* US private employers hired at fastest pace in 13 months
* US non-farm jobs data eyed this week for clues on economy
* Aluminium, lead fall to lowest level in one month
By Harpreet Bhal
LONDON, Jan 9 (Reuters) - Copper prices fell to two-week lows on Thursday after upbeat jobs data increased expectations that the U.S. Federal Reserve could scale back its economy stimulus programme more aggressively than anticipated.
The Fed’s massive bond-buying programme has been a major driver for global risk assets such as metals in the past few years.
Three-month copper on the London Metal Exchange, untraded at the close, was last bid at $7,213 a tonne from Wednesday’s close of $7,344. It earlier fell to its lowest level since Dec. 19 at $7,209 a tonne.
A report from a major payrolls processor on Wednesday showed U.S. private employers had hired staff at the fastest pace in 13 months in December, boosting expectations that Friday’s U.S. non-farm jobs figures could also top forecasts later this week.
“If the U.S. non-farm payrolls data does beat expectations, then there is a strong possibility that the new regime in the Federal Reserve bank could take more aggressive steps towards tapering, which could put more pressure on copper,” said Naeem Aslam, chief market analyst at Ava Trade.

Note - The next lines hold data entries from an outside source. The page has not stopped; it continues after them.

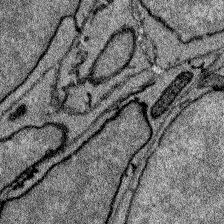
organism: Zebrafish
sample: Larval olfactory bulb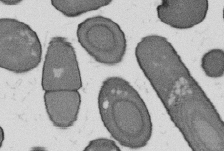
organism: B. subtilis
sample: Bacterial spore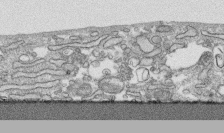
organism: Human
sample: CRL-1474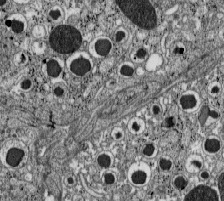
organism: C57BL Mouse
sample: Pancreatic islet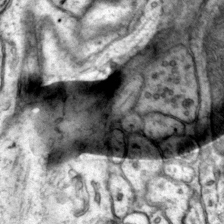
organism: Mouse
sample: Primary visual cortex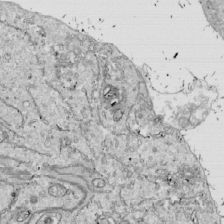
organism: Drosophila
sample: Cell division; meiosis; drosophila spermatocytes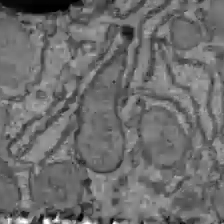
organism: C57BL Mouse
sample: Liver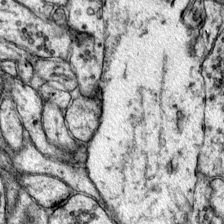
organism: Mouse
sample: Primary visual cortex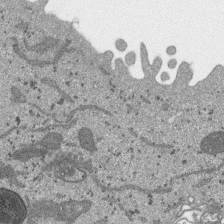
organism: Human
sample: Lung epithelial cells infected with SARS-CoV-2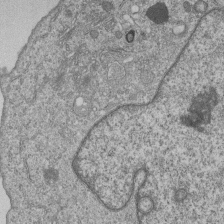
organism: Human
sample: MDA-MB-231 cells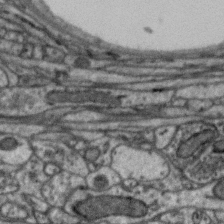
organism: Zebra finch
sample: Brain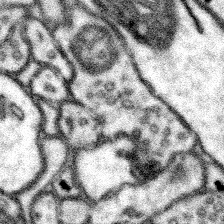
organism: Mouse
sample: Somatosensory cortex neuropil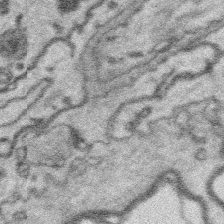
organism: Platynereis dumerilii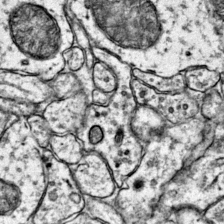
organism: Mouse
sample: Primary visual cortex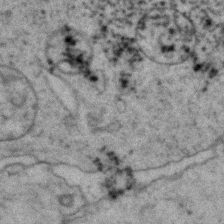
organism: Zebrafish
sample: Zebrafish embryo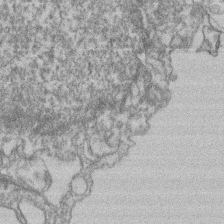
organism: Mouse
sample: T cell stromal cell synapse

The U.S. central bank surprised many investors by deciding at a meeting in December to cut purchases by $10 billion, bringing them to $75 billion per month. It cited a stronger job market in its landmark decision.

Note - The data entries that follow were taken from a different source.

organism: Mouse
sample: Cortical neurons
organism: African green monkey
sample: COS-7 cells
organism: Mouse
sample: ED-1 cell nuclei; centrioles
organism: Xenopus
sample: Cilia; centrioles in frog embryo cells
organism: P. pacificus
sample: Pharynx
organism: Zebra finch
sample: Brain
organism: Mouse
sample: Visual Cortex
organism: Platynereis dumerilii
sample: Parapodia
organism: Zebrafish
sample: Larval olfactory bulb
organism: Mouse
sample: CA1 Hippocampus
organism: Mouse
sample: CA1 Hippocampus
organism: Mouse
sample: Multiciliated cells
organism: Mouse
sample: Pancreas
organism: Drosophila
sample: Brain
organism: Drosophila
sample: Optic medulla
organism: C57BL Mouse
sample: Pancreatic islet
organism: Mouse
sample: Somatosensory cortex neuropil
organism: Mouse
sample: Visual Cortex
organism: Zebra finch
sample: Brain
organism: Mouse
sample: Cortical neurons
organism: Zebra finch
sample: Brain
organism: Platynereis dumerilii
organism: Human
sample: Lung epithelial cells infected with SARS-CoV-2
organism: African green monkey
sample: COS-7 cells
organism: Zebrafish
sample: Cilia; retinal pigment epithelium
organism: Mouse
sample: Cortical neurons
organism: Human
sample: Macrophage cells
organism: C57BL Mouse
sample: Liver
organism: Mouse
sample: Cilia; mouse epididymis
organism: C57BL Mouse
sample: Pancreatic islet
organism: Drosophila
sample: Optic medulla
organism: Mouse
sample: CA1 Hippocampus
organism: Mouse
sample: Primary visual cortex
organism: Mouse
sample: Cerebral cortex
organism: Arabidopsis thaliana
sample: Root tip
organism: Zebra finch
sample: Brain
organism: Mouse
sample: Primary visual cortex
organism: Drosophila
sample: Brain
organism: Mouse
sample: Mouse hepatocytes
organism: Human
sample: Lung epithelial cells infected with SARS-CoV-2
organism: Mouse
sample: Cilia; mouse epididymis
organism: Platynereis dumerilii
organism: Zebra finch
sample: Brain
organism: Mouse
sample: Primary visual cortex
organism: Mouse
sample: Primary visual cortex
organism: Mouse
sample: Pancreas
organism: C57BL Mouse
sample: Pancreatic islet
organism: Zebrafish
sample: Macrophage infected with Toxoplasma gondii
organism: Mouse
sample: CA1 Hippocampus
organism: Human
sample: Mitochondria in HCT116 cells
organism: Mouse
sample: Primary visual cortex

Adding to the weak copper market were signs of limited restocking demand from China as its economy cools. China is the world’s largest consumer of copper, accounting for as much as 40 percent of global refined demand.

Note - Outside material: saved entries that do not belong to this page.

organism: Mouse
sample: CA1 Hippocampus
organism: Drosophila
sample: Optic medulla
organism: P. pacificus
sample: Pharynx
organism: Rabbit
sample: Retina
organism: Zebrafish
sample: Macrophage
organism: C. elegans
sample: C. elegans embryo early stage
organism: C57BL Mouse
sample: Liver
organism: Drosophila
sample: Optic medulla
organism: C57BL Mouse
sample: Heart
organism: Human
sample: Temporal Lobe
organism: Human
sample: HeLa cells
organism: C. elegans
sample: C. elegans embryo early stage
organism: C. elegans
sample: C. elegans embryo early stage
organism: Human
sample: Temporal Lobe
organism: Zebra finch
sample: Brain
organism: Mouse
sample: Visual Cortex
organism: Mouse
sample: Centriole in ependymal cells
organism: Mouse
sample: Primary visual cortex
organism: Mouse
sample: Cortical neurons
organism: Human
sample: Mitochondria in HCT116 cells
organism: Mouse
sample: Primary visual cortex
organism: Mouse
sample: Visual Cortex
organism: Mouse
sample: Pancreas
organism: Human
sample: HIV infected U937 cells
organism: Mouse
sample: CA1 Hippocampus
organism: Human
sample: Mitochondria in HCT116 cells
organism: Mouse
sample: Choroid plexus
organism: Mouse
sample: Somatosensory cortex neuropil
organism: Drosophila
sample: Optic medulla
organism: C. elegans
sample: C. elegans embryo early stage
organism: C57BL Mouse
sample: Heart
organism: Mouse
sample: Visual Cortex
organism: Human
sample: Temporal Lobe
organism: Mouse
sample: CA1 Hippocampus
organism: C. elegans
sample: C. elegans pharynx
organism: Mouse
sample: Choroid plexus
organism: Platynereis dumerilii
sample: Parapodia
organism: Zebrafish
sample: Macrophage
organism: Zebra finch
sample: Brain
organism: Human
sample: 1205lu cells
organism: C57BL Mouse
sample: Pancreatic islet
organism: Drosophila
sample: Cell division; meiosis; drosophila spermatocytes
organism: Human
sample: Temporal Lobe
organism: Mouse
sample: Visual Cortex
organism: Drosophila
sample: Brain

“The dollar will continue to strengthen because of U.S tapering, and China’s economic growth is slowing down,” said Helen Lau, a senior commodities analyst with UOB Kay Hian in Hong Kong.
“I‘m a bear on copper prices. I think $7,000 is a more sustainable level,” she said.
The dollar traded close to seven-week highs against a basket of major currencies following the U.S. private-sector jobs report. A strong dollar makes commodities priced in the U.S. unit more expensive for holders of other currencies.
In other metals, tin fell ahead of Indonesia’s ban on unprocessed mineral ore exports from Jan. 12. It closed at $21,550 a tonne from a close of $21,995 on Wednesday.
“Tin is turning out to be the biggest loser - no doubt partly because of the ongoing uncertainty over the ore export ban in Indonesia,” Commerzbank analysts said in a note.
Indonesia’s mining ministry sought to ease a controversial mineral export ban before its Sunday deadline but still looked set to prohibit more than $2 billion worth of annual nickel ore and bauxite shipments.
Under the proposed regulations, miners such as U.S. giants Freeport-McMoRan Copper & Gold and Newmont Mining Corp would still be allowed to export copper, manganese, lead, zinc and iron ore concentrate until 2017.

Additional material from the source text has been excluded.